Figure 1.

Senescent cells exhibit overall hypomethylation and focal hypermethylation. (a) Proliferating (Prolif.) and senescent (Sen.) IMR90 cells stained for 5-methylcytosine (5-MeC) and single-stranded DNA(ssDNA). Scale bar, 5µm. (b) Quantitation of a in three independent experiments (100 cells each); error bars, mean ± s.e.m. (c) Percentages of methylated and unmethylated basecalls at reference CpG dinucleotides in proliferating and senescent cells. (d) Numbers of CpG dinucleotides becoming hypomethylated (hypo) and hypermethylated (hyper) in senescence. (e) Plot of chromosome 4 (chr 4) percentage methylation for proliferating and senescent cells. An overlay of these two plots is shown with difference p, proportional to the P value differences between methylation of proliferating and senescent cells. Negative and positive values are hypomethylation and hypermethylation, respectively. (f) Enlargement of boxed region from e. (g,h) Across the whole genome, regions of intermediate methylation in proliferating cells tend to be hypomethylated in senescence. For g and h CpGs were split into 100 bins on the basis of proliferating methylation.
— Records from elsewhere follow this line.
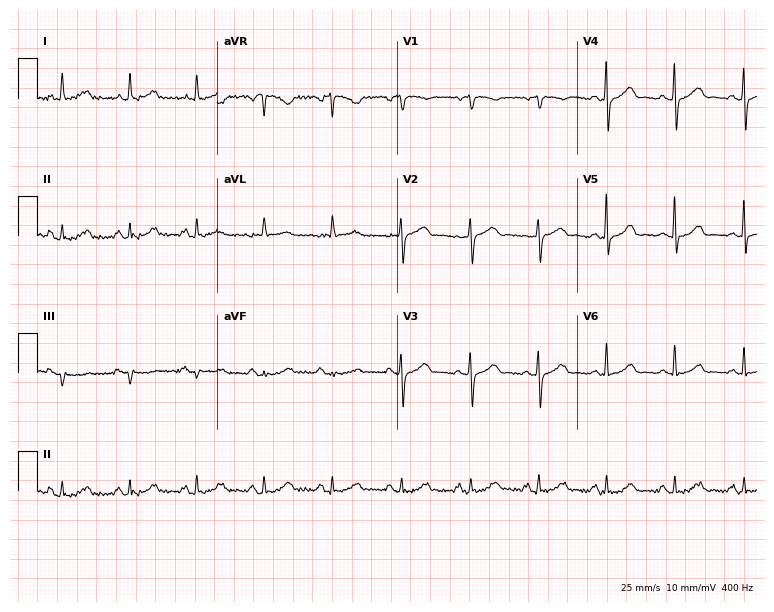
Resting 12-lead electrocardiogram (7.3-second recording at 400 Hz). Patient: a 72-year-old woman. Read as a normal ECG.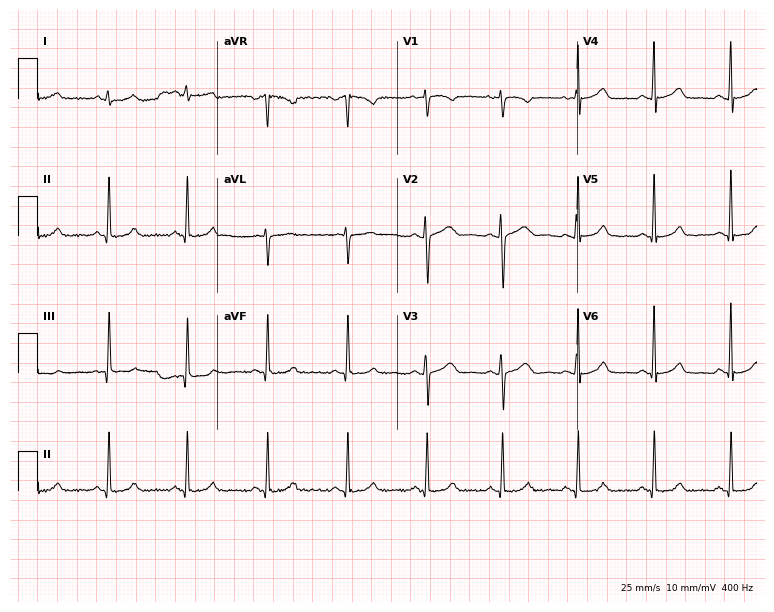
12-lead ECG from a female patient, 33 years old. Labelled as a normal ECG.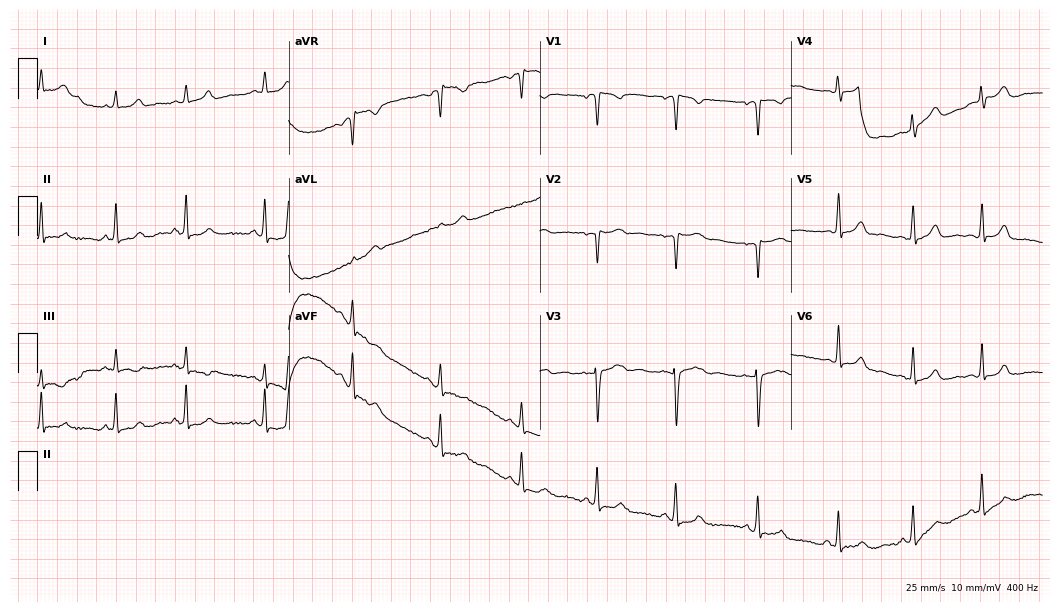
Standard 12-lead ECG recorded from a female patient, 21 years old. None of these six findings is recorded: first-degree AV block, right bundle branch block, left bundle branch block, sinus bradycardia, atrial fibrillation, sinus tachycardia.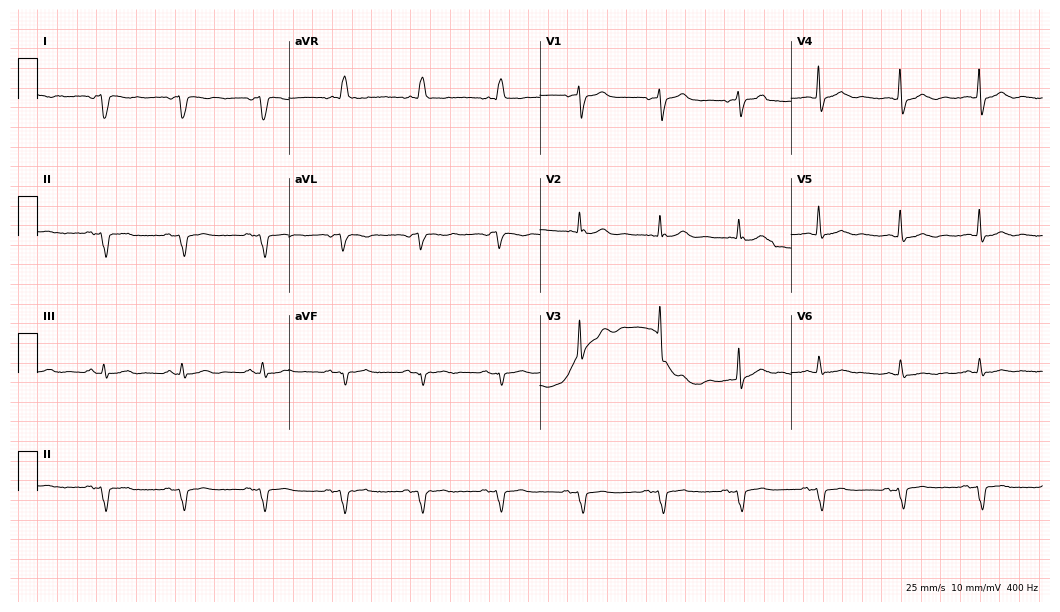
12-lead ECG from a female patient, 79 years old. No first-degree AV block, right bundle branch block (RBBB), left bundle branch block (LBBB), sinus bradycardia, atrial fibrillation (AF) or sinus tachycardia recorded for this tracing.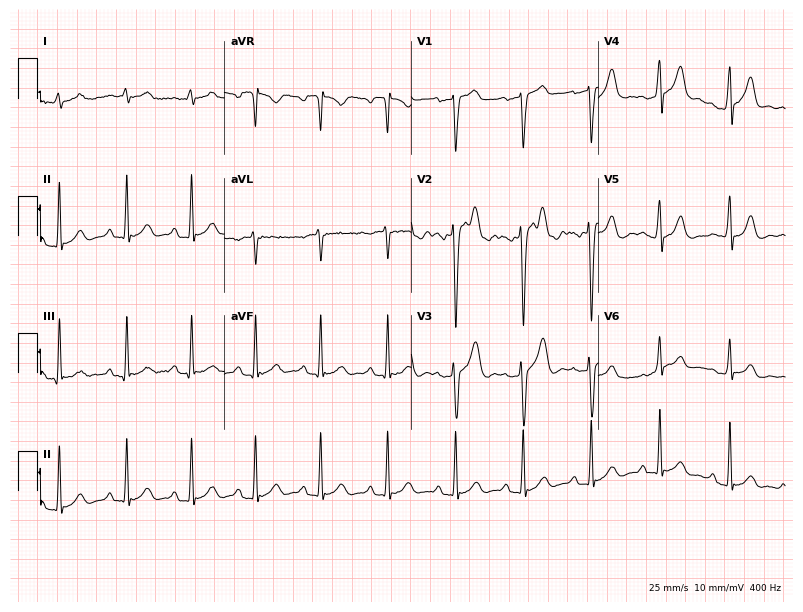
Standard 12-lead ECG recorded from a man, 25 years old (7.6-second recording at 400 Hz). None of these six findings is recorded: first-degree AV block, right bundle branch block (RBBB), left bundle branch block (LBBB), sinus bradycardia, atrial fibrillation (AF), sinus tachycardia.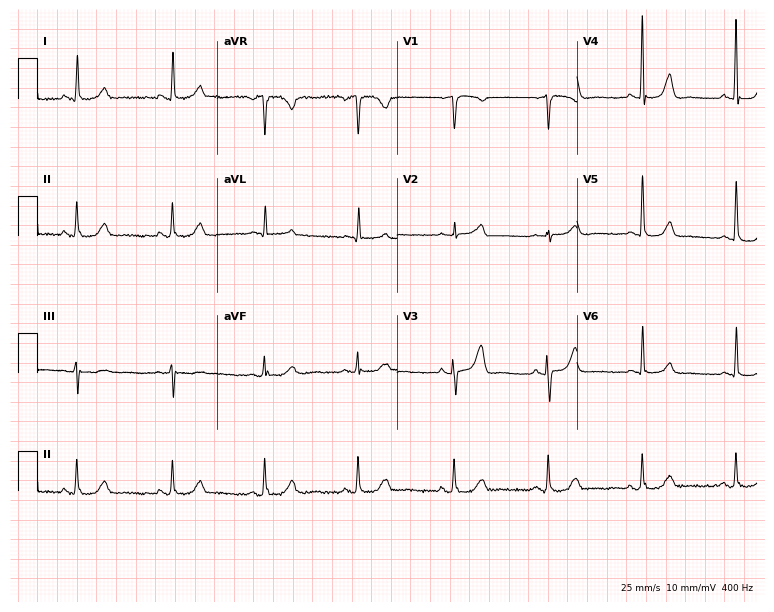
12-lead ECG from a 79-year-old female (7.3-second recording at 400 Hz). Recorded interpretation: within normal limits.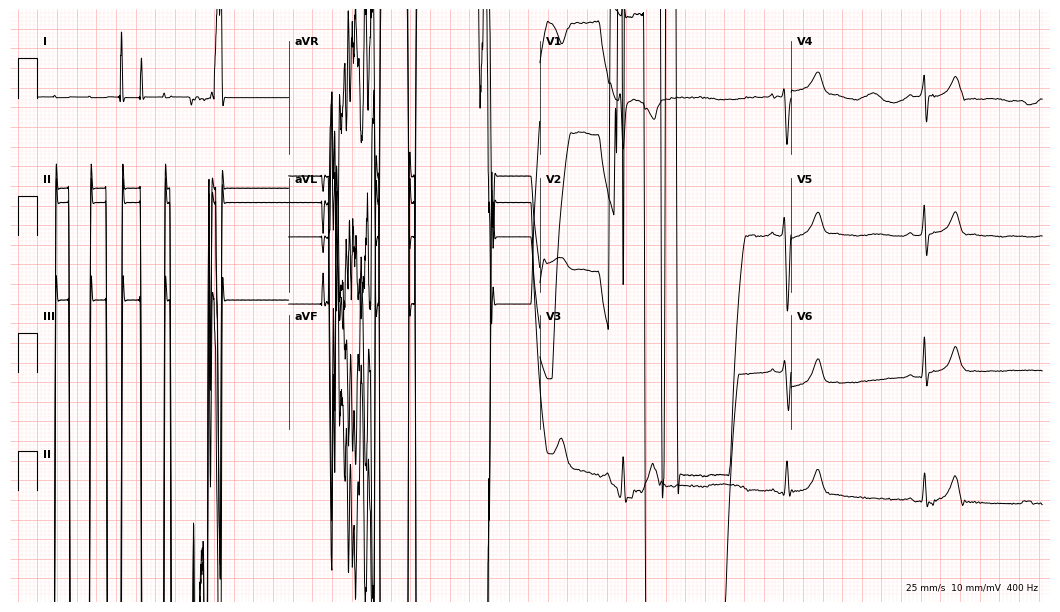
12-lead ECG from a 24-year-old male patient. No first-degree AV block, right bundle branch block, left bundle branch block, sinus bradycardia, atrial fibrillation or sinus tachycardia recorded for this tracing.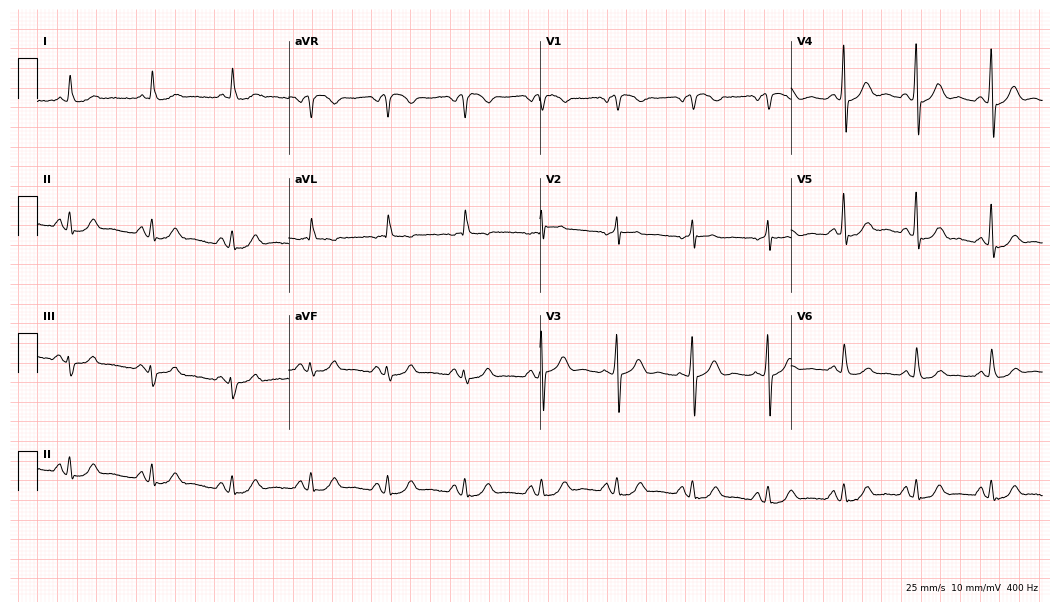
Electrocardiogram (10.2-second recording at 400 Hz), a male patient, 63 years old. Of the six screened findings (first-degree AV block, right bundle branch block (RBBB), left bundle branch block (LBBB), sinus bradycardia, atrial fibrillation (AF), sinus tachycardia), none is recorded. Other findings, if any, are not listed.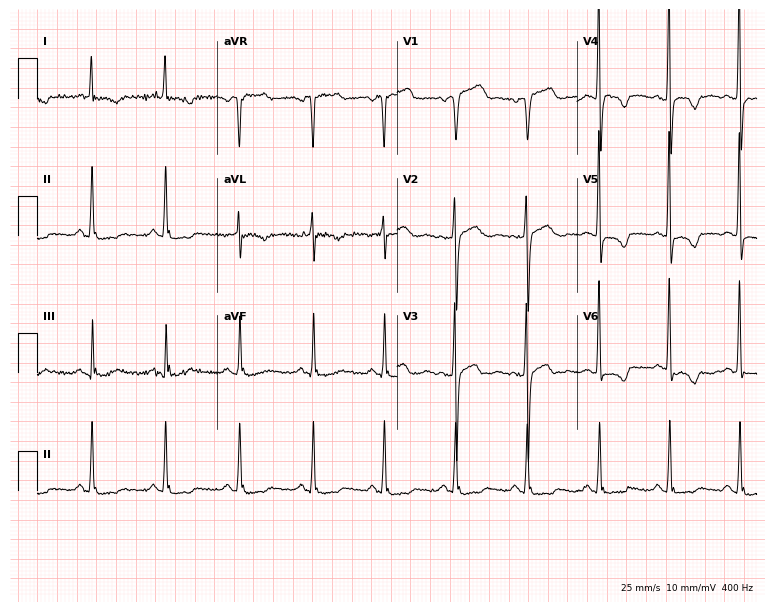
Resting 12-lead electrocardiogram (7.3-second recording at 400 Hz). Patient: a female, 47 years old. None of these six findings is recorded: first-degree AV block, right bundle branch block, left bundle branch block, sinus bradycardia, atrial fibrillation, sinus tachycardia. Findings outside these six are not listed.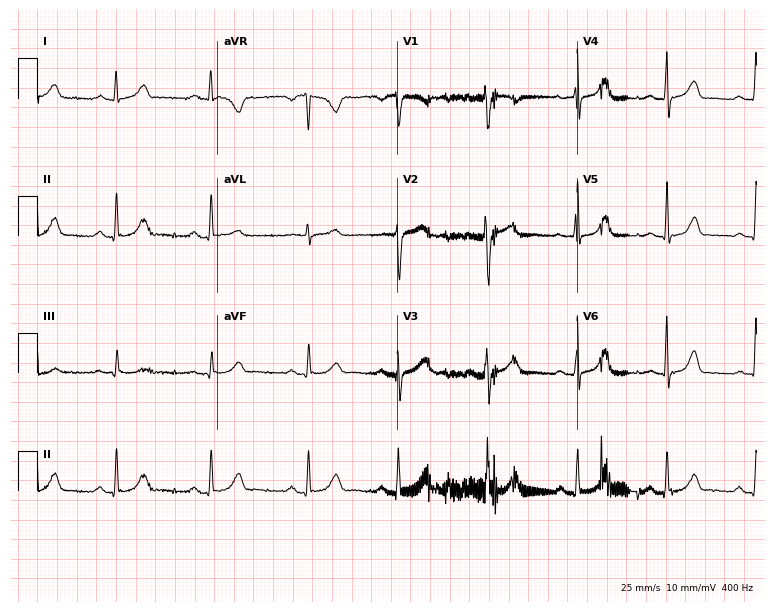
Electrocardiogram, a 35-year-old woman. Overall reading on record: normal ECG.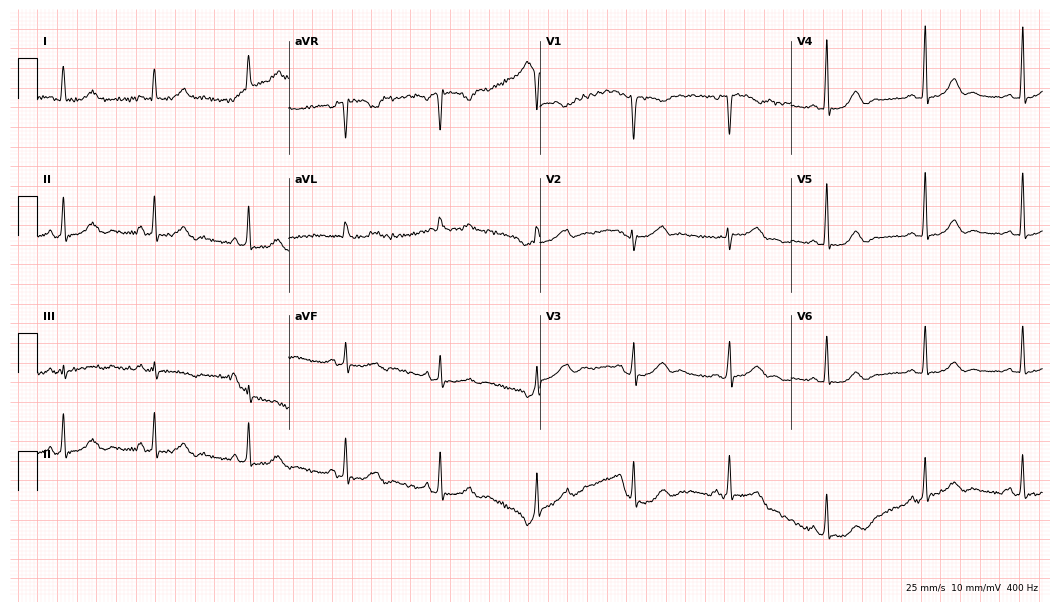
Resting 12-lead electrocardiogram. Patient: a female, 47 years old. None of these six findings is recorded: first-degree AV block, right bundle branch block, left bundle branch block, sinus bradycardia, atrial fibrillation, sinus tachycardia. Other findings, if any, are not listed.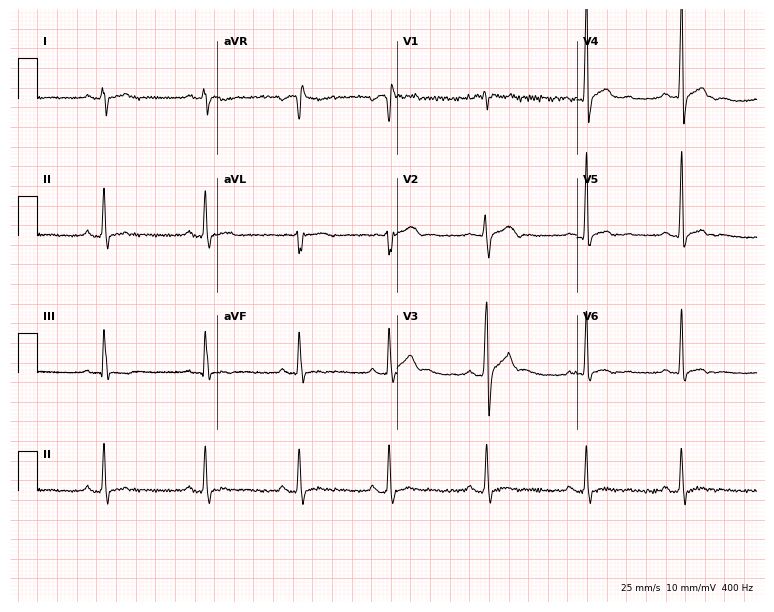
ECG (7.3-second recording at 400 Hz) — a 24-year-old male. Screened for six findings — first-degree AV block, right bundle branch block, left bundle branch block, sinus bradycardia, atrial fibrillation, sinus tachycardia — none is recorded. Findings outside these six are not listed.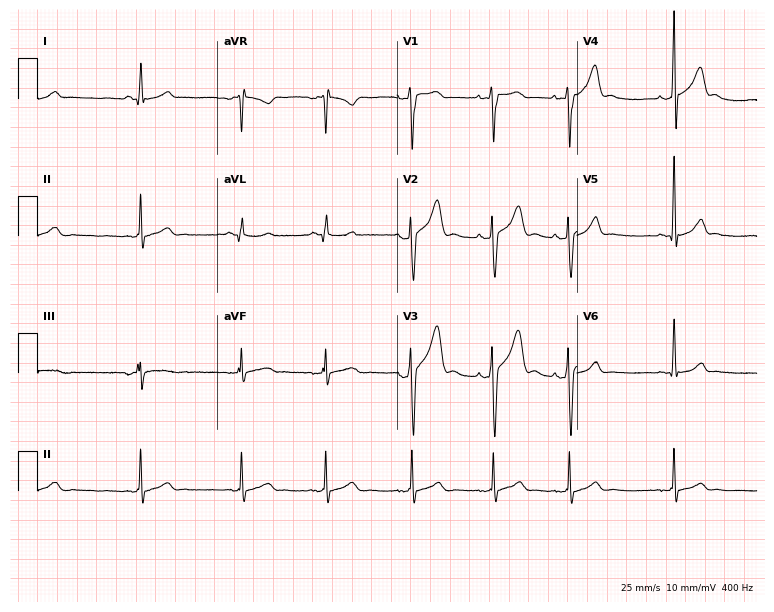
12-lead ECG (7.3-second recording at 400 Hz) from a 19-year-old male patient. Labelled as a normal ECG.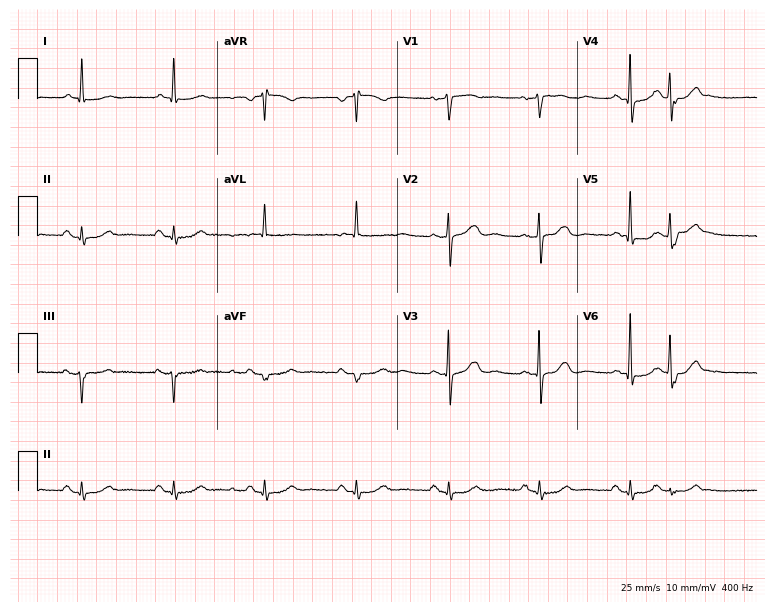
Resting 12-lead electrocardiogram (7.3-second recording at 400 Hz). Patient: a female, 73 years old. Read as a normal ECG.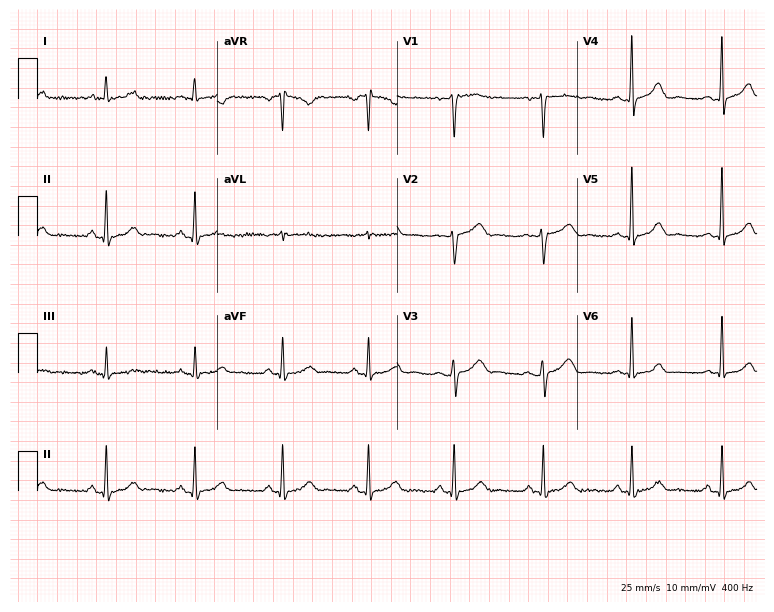
Electrocardiogram (7.3-second recording at 400 Hz), a female patient, 40 years old. Overall reading on record: normal ECG.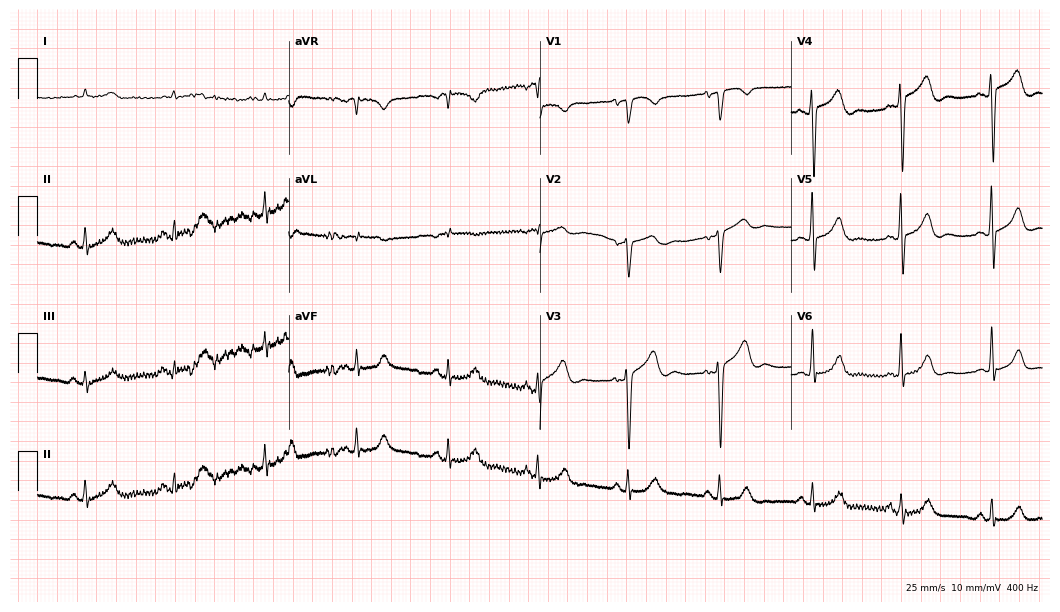
12-lead ECG from an 82-year-old man. Labelled as a normal ECG.

The average senescent methylation/methylation difference of each bin was then computed and plotted. (i) Number of hypomethylated and hypermethylated DMRs (differentially methylated regions) over whole genome in senescent cells. (j) Average size of hypomethylated and hypermethylated DMRs over whole genome. bp, base pairs. For c–j data are from whole-genome bisulfite sequencing of three independent replicates.